▶ **AIM OF THE EXERCISE**: Take each line below that has "stained" and copy it.

==== THE INPUT

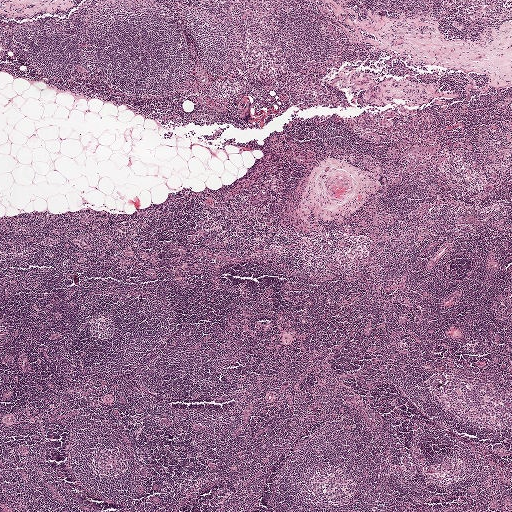
A 2.0-mm field of an H&E-stained sentinel lymph node from a breast-cancer patient (whole-slide image), shown at about 2.5×, about 3.9 µm per pixel.
Outlines of two tumour regions, largest first (closed clockwise paths, crop pixels): region 1: (389, 109), (394, 111), (394, 116), (391, 118), (394, 122), (389, 128), (381, 128), (377, 125), (383, 114); region 2: (400, 105), (408, 108), (414, 108), (417, 110), (417, 112), (415, 114), (411, 115), (404, 114), (399, 112), (397, 109).
The annotated tumour makes up under 5% of the crop.
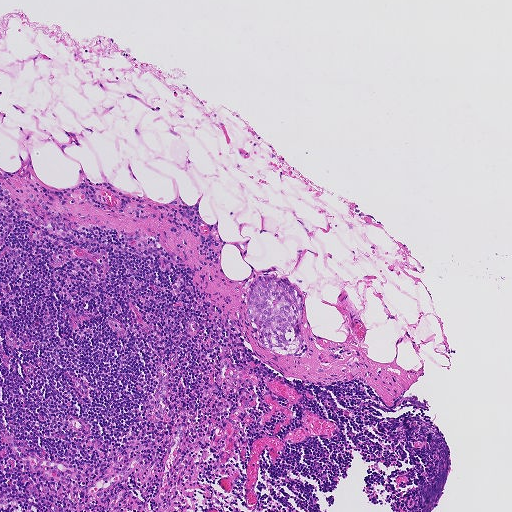
Lymph node section stained with H&E, from a whole-slide image of a breast-cancer sentinel node. Magnification about 5×, about 0.93 mm across the frame, about 1.8 µm per pixel.
One metastatic tumour region; its boundary, reduced to 15 corners and listed clockwise: (269, 274), (278, 278), (282, 276), (286, 278), (300, 292), (303, 301), (299, 326), (304, 354), (301, 356), (286, 356), (263, 347), (245, 312), (249, 293), (245, 287), (246, 282).
Under 5% of this field is tumour.

========

▶ **ANSWER SECTION**:
A 2.0-mm field of an H&E-stained sentinel lymph node from a breast-cancer patient (whole-slide image), shown at about 2.5×, about 3.9 µm per pixel.
Lymph node section stained with H&E, from a whole-slide image of a breast-cancer sentinel node. Magnification about 5×, about 0.93 mm across the frame, about 1.8 µm per pixel.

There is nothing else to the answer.